More pics and mod list is on my page.
CarDomain Page


----------



## MSTH8TDMAX23 (Dec 1, 2003)

NICE,I LIKE IT A LOT.. :cheers:


----------



## Blank (Aug 21, 2003)

beautiful, makes me miss my 96 se, is it a stick???


----------



## wickedsr20 (Aug 8, 2002)

Still looks good. You were up at Dave & Buster's when we had a meet up there. I was the one with the black 200sx.


----------



## Ridge_Racer (Feb 7, 2004)

blankgazex said:


> beautiful, makes me miss my 96 se, is it a stick???


unforunatly not. It's a GLE so it's an auto.


----------



## Ridge_Racer (Feb 7, 2004)

wickedsr20 said:


> Still looks good. You were up at Dave & Buster's when we had a meet up there. I was the one with the black 200sx.


I remember you! That meet was the greatest! We need to have something like that one more time when the weather gets warmer!


----------



## wickedsr20 (Aug 8, 2002)

Ridge_Racer said:


> I remember you! That meet was the greatest! We need to have something like that one more time when the weather gets warmer!
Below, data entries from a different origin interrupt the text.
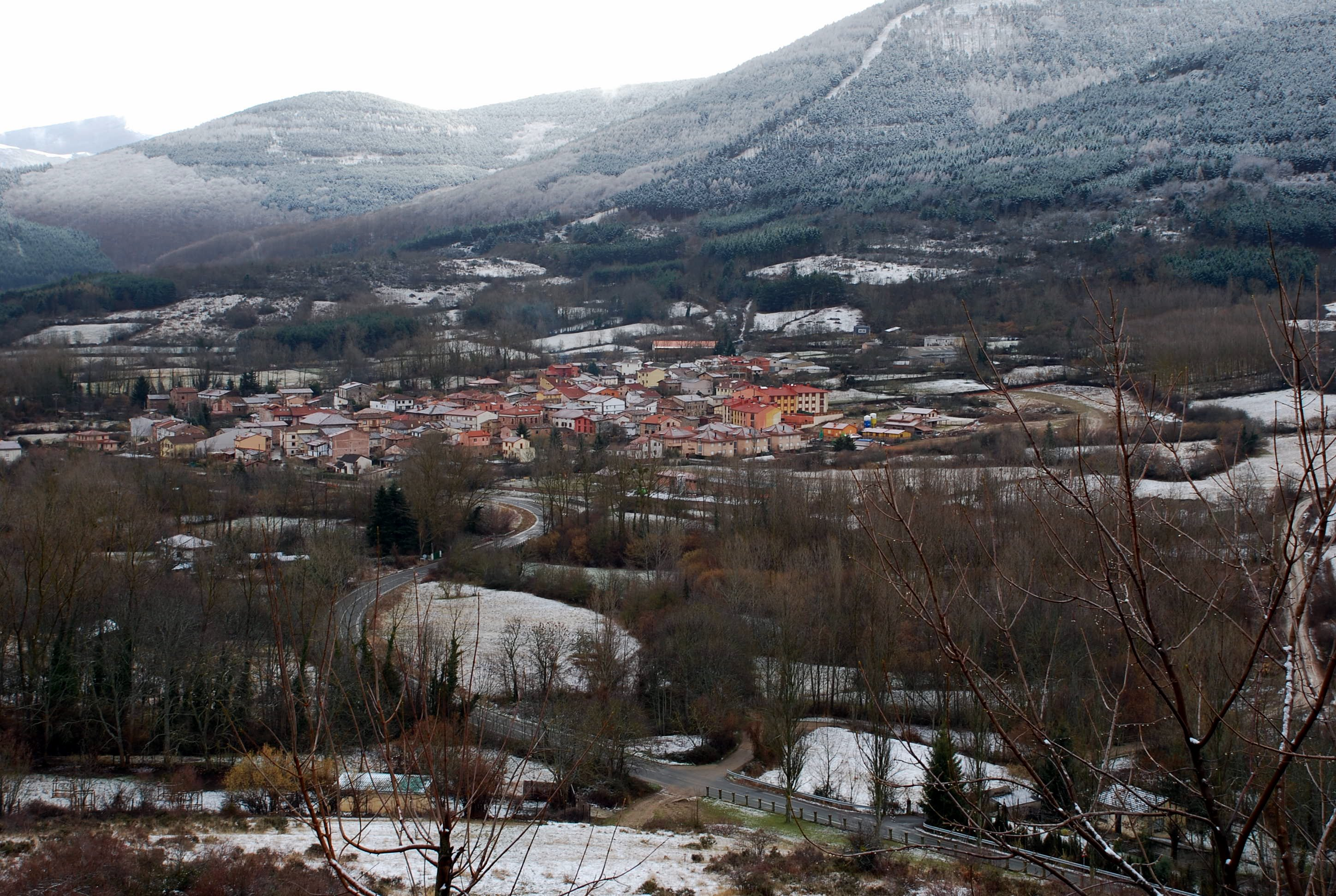 Valgañón nevado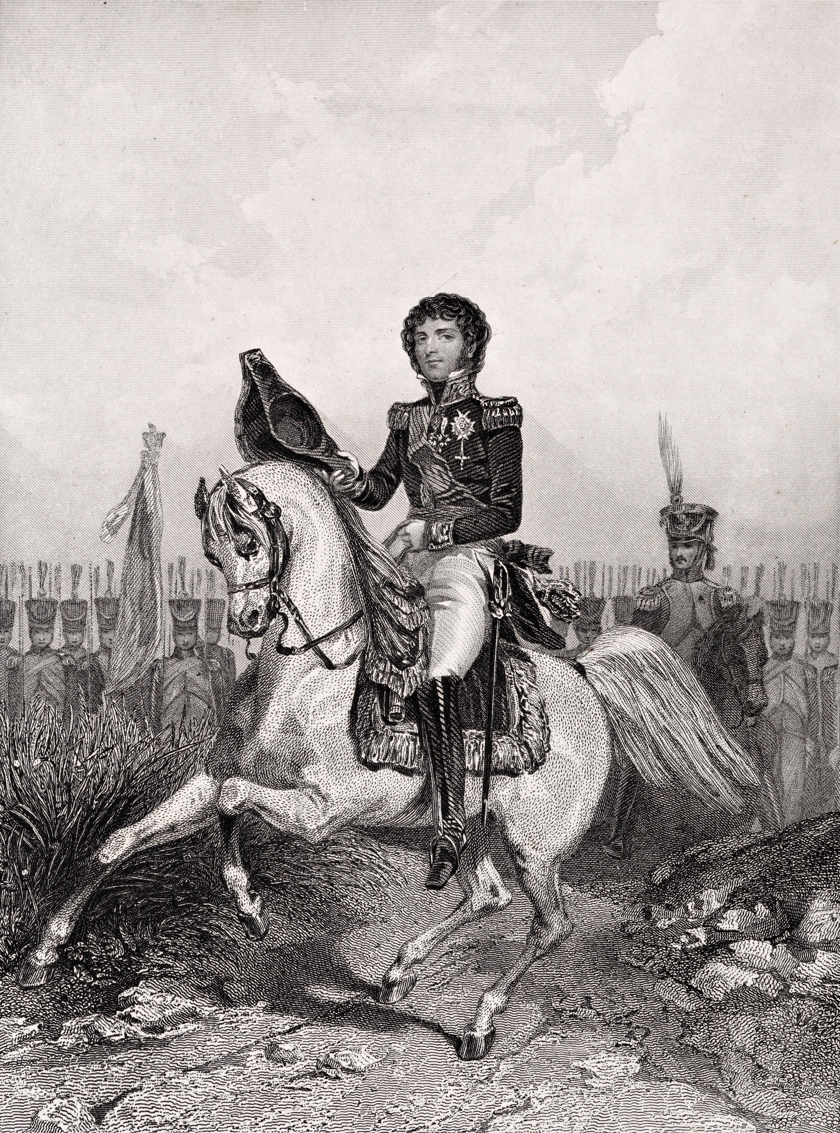 Le maréchal Bernadotte. Lithographie d'Henry Robinson d'après un dessin de L. David, Bibliothèque nationale de Norvège.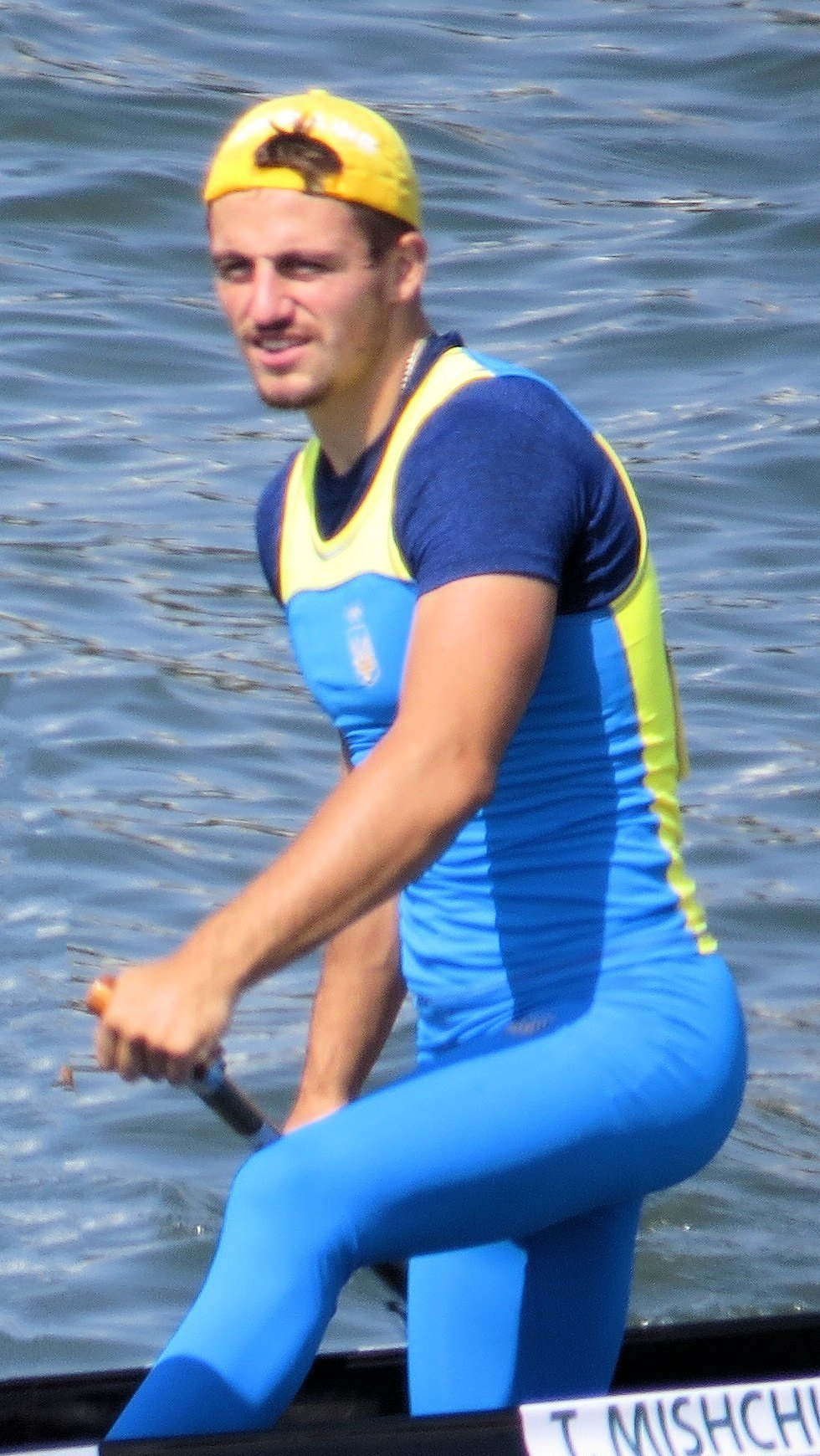 Sx50

Definitely. I will try to get my other car to the next meet if the schedule and timing is right. By then, both should have a new look. It was a lot of fun and hope to do it again soon.


----------



## Arithmetic (Jan 20, 2004)

nice decal, i wonder why NF doesnt have one?....


----------



## Ridge_Racer (Feb 7, 2004)

Arithmetic said:


> nice decal, i wonder why NF doesnt have one?....


oh yeah, that decal is essential.


----------



## OneFastStanza (Mar 6, 2003)

I like the Max but why the GTR emblem on the fender? Car looks good though.


----------



## Ridge_Racer (Feb 7, 2004)

OneFastStanza said:


> I like the Max but why the GTR emblem on the fender? Car looks good though.
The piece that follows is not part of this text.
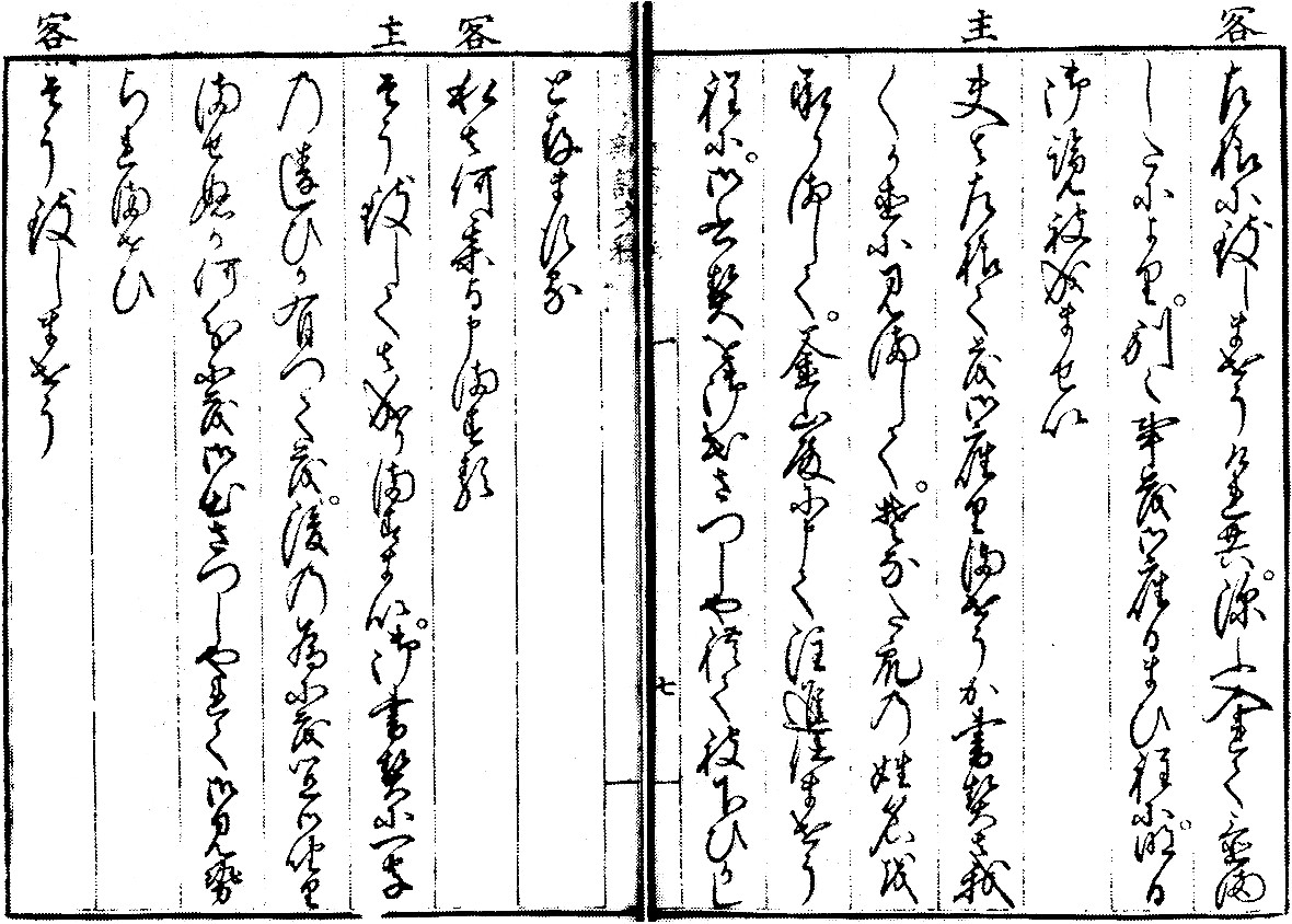 「No.67 捷解新語」のうち「捷解新語文釈」『国語史資料集——図録と解説——』国語学会（編）、武蔵野書院、1976年。安田章（解説）。をスキャン。

I think it looks good there. It kinda adds to my color scheme of red and black. A little rice doesn't hurt.


----------



## whiteb14 (Jul 7, 2002)

minus the GTR bagde  it looks amazing. its got a mix of luxury, sport and "grocery getter" (<<very tough combo to accomplish). the gunmetal wheels look real nice and u gotta love the red and clear tails


----------



## Ridge_Racer (Feb 7, 2004)

whiteb14 said:


> minus the GTR bagde  it looks amazing. its got a mix of luxury, sport and "grocery getter" (<<very tough combo to accomplish). the gunmetal wheels look real nice and u gotta love the red and clear tails


Thanks bro! I tried hard to accomplish the subtle mix of sport and luxury. I can't wait to have my 7'' in-dash screen and new HU, and bi-xenon projectors installed!


----------



## ZiXxSpEeD (Feb 12, 2004)

is that a gtr badge on the side??

WTF??


----------



## 7875 (Apr 3, 2003)

very nice maxima (or "grocery getter" as you referred to it as) looks like you might have an uncdercover across the street in that fourth pic, haha! but like i said, great job. keep up the good work! :cheers:


----------



## UnosGirl (Jan 31, 2004)

Nice.. I like the rims! :thumbup:


----------



## maxedout97maxima (Dec 2, 2002)

keem them :cheers: Maximas rollin nice ride bud!!!!!!!!!!!!!!!!


----------



## JT200SX-N-FX (May 30, 2002)

Are those HID's?


----------